5. Heterogeneity Across Detection Regimes

Where the screening signal varies tells us something the level does not. Splitting the sample into quartiles of procuring-unit size:

Quartile FL price coefficient Interpretation
Q1 (smallest buyers, weakest oversight) +21.4% Strongest signal
Q2 +9.8%
Q3 +4.5%
Q4 (largest buyers, strongest oversight) +1.7% Weakest signal

A 12.5× extreme-quartile gradient. The framework predicts the contrast direction through the detection-cost comparative static \(\partial m^*/\partial \theta_k < 0\): cover-bidder deployment is more aggressive where the principal cost of detection is lower.

Scope information, not institutional channel identification

Buyer size proxies for several correlated institutional features — procurement-officer tenure (Coviello & Mariniello 2014), internal-audit infrastructure, item composition, discretionary procedure use (Decarolis et al. 2025) — none separable with the variation we have. We read the gradient as heterogeneity in the screening object across the monitoring environment, in the framework's predicted direction, with the magnitude concentrated at the extremes — not as identification of an institutional channel.


6. Modal Asymmetry: Pregão vs. Convite (Scope Information)

On the discrimination side, the modal-by-modal AUC against the 193 adjudicated cobidders is 0.952 in pregão primary auctions versus 0.816 in convite primary auctions (bootstrap difference \(-0.136\), \(p \approx 0\)).

Scope information for the screen, not a positive test of any institutional mechanism

The convite minimum-bidder rule (Lei 8.666/93, Art. 22 §3) would predict a sharper screening signal where the rule binds (convite). The data reverse this prediction. We do not read the reversal as a positive test of any alternative institutional theory. The modal asymmetry is reported as scope information for the screening object — the construct discriminates better in pregão environments — and not as a positive test of the minimum-bidder-rule mechanism, which would require institutional variation the BEC setting does not deliver.


Summary: What the Empirical Strategy Establishes

The paper makes four empirical claims, in declining order of confidence:

  1. The architecture works. 83% reduction in forensic pool with 68% recall preserved. (Headline.)
  2. The screen discriminates.
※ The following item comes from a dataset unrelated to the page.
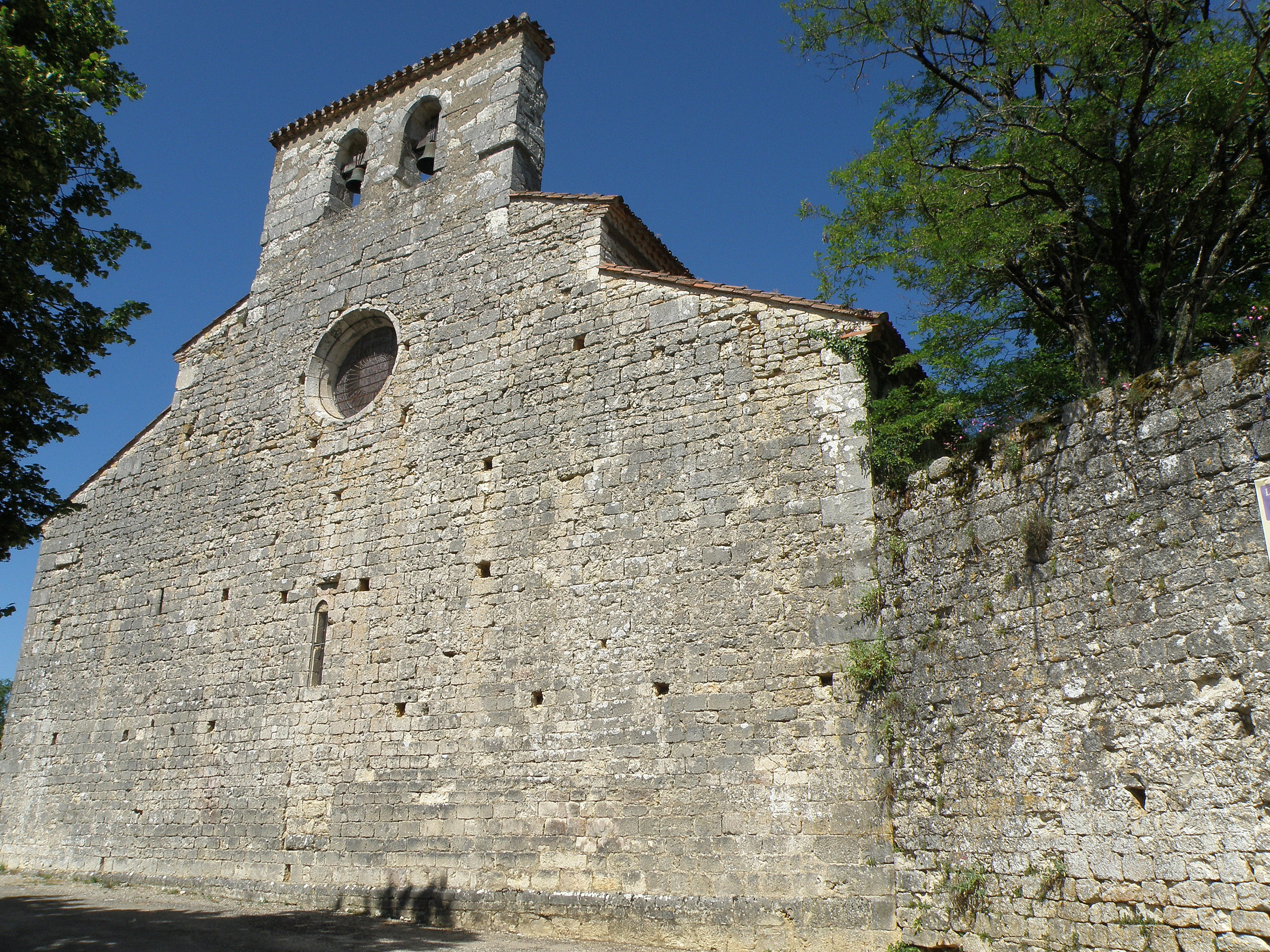 Bélaye, village et commune du dép. du Lot, région Midi-Pyrénées, France. Église Grande, ou Église de l’Hôpital (XIVe siècle), façade occidentale.
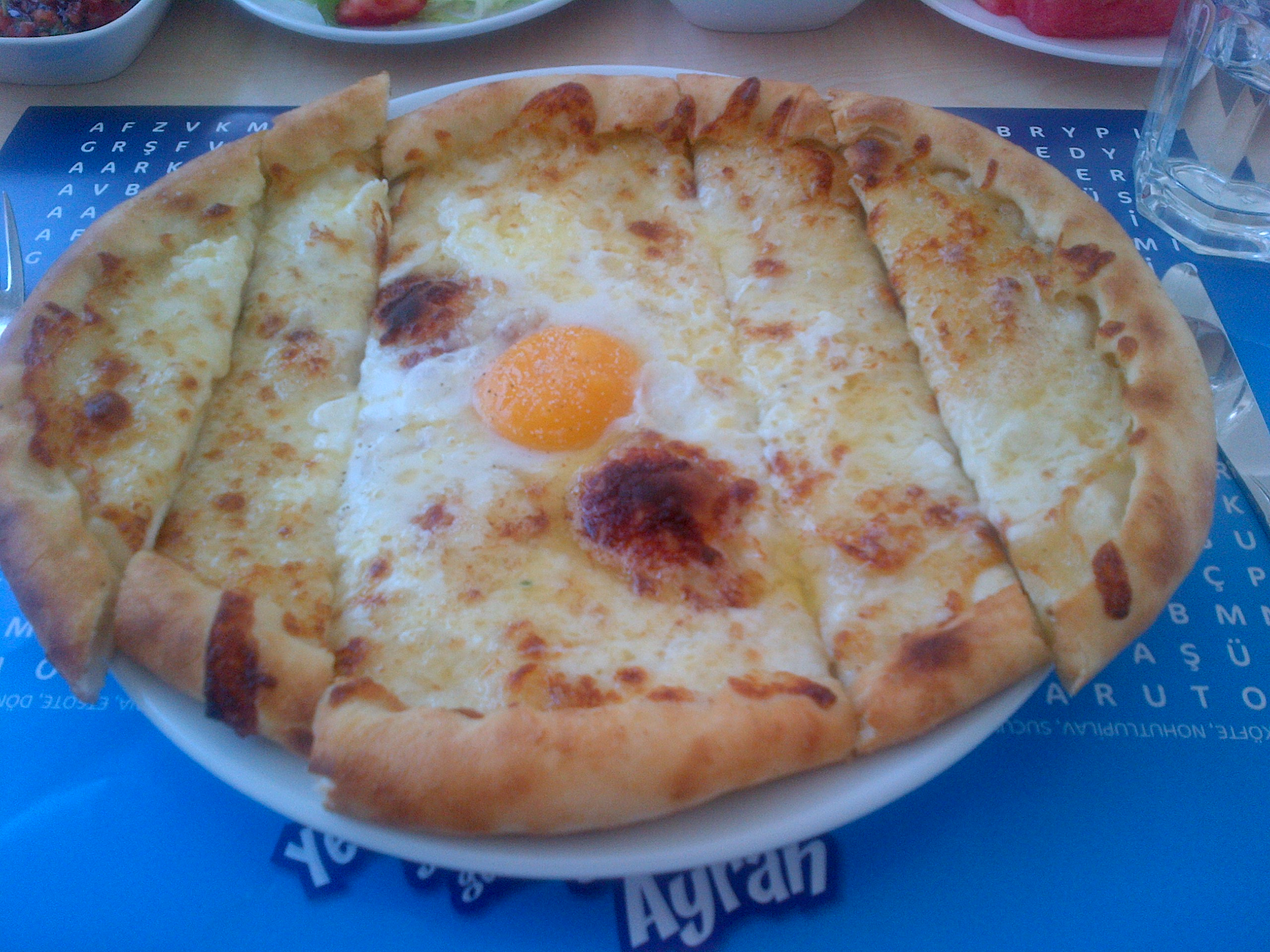 "Yağlı" es un "pide" de la Region del Mar Negro, que comprende de un huevo frito y mantequilla sobre el pide. Esta versión tiene también queso.

Firm-level AUC 0.864 under temporal holdout against adjudicated cobidders.
  3. The screen complements bid-distribution methods. +0.035 AUC over Imhof–Wallimann pipeline (\(p = 0.014\)).
  4. A pricing imprint is present in the broad sample. +3.6% to +7.7% across four estimators, with sign reversal under overlap and Q4-concentrated positive — reported descriptively, not causally.

Claims 1–3 are the paper. Claim 4 is corroboration.